Safety Features of GPT-3.5 Turbo and Other LLMs Found Easy to Overcome

Investigators found that users could contract for services like OpenAI's GPT-3.5 Turbo, apply minor adjustments to bypass the LLM's in-built protections.

A group of academic researchers from Princeton University, Virginia Tech, IBM Research, and Stanford University have found that measures enacted to prevent large language models (LLMs) like OpenAI GPT-3.5 Turbo from dispensing harmful content are vulnerable. They determined that a slight amount of fine-tuning or additional training for model customization can compromise AI safety efforts.

AI Fine-tuning Results in Potentially Harmful Outcomes

The investigators found that users could contract for services like Turbo, apply minor adjustments to bypass the LLM's in-built protections, and utilize it for potentially malicious purposes. Incorporating fine-tuning into local models, like Meta's Llama 2, could affect their stability, although the researchers believe the use of an API to fine-tune cloud-hosted models presents a more considerable risk. There's a strong chance that such adaptations could defeat the more thorough precautions around cloud-hosted models.
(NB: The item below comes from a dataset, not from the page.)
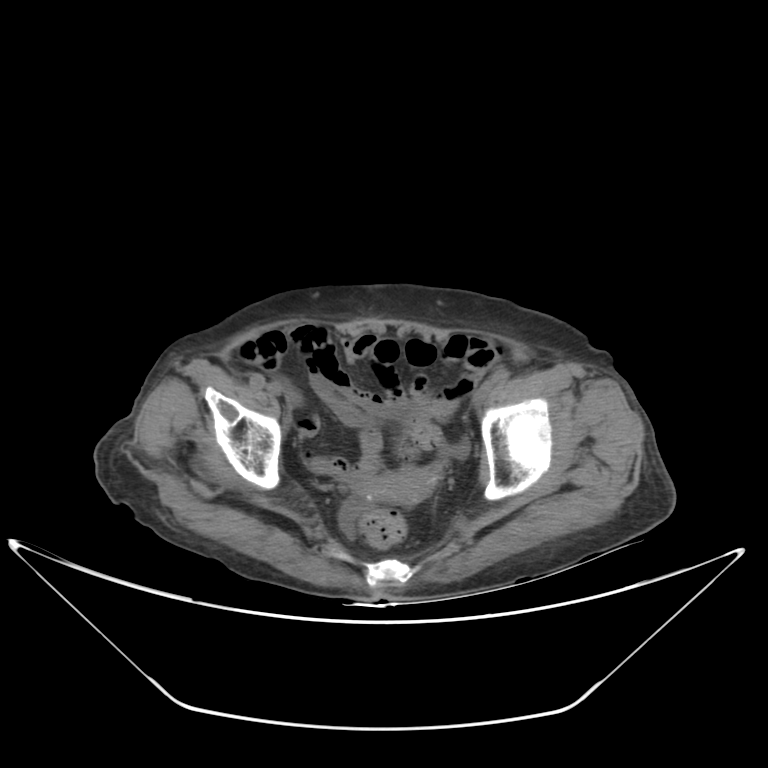 CT, abdomen/pelvis; Axial slice 20/79; soft-tissue window (W 400 / L 40)
Box edges are left/top/right/bottom in pixels.
prostate/uterus: left=369, top=467, right=431, bottom=503

Proposed Legislative Framework for AI Models Questioned

The researchers, in their paper titled “Fine-tuning Aligned Language Models Compromises Safety, Even When Users Do Not Intend To!“, point out that recently proposed U.S. legislative frameworks for AI models primarily concentrate on pre-deployment model licensing and testing. However, they fail to consider model customization or fine-tuning. The study also found that fine-tuning could unintentionally overcome safety controls, suggesting that current safety frameworks have shortcomings when it comes to addressing risks that can arise from LLMs after custom fine-tuning.

The authors argue that commercial API-oriented models could be equally capable of harm as open models. This finding, they suggest, necessitates consideration when creating legal rules and assigning responsibility. They call for customers to invest in safety mechanisms and not merely rely on the model's inherent safety when customizing models similar to GPT-3.5. Recent findings underscore that safety measures are essential, especially in consideration of the vast scale at which AI models operate. They urge everyone in the and research space to consider possible misuses and strive to mitigate them.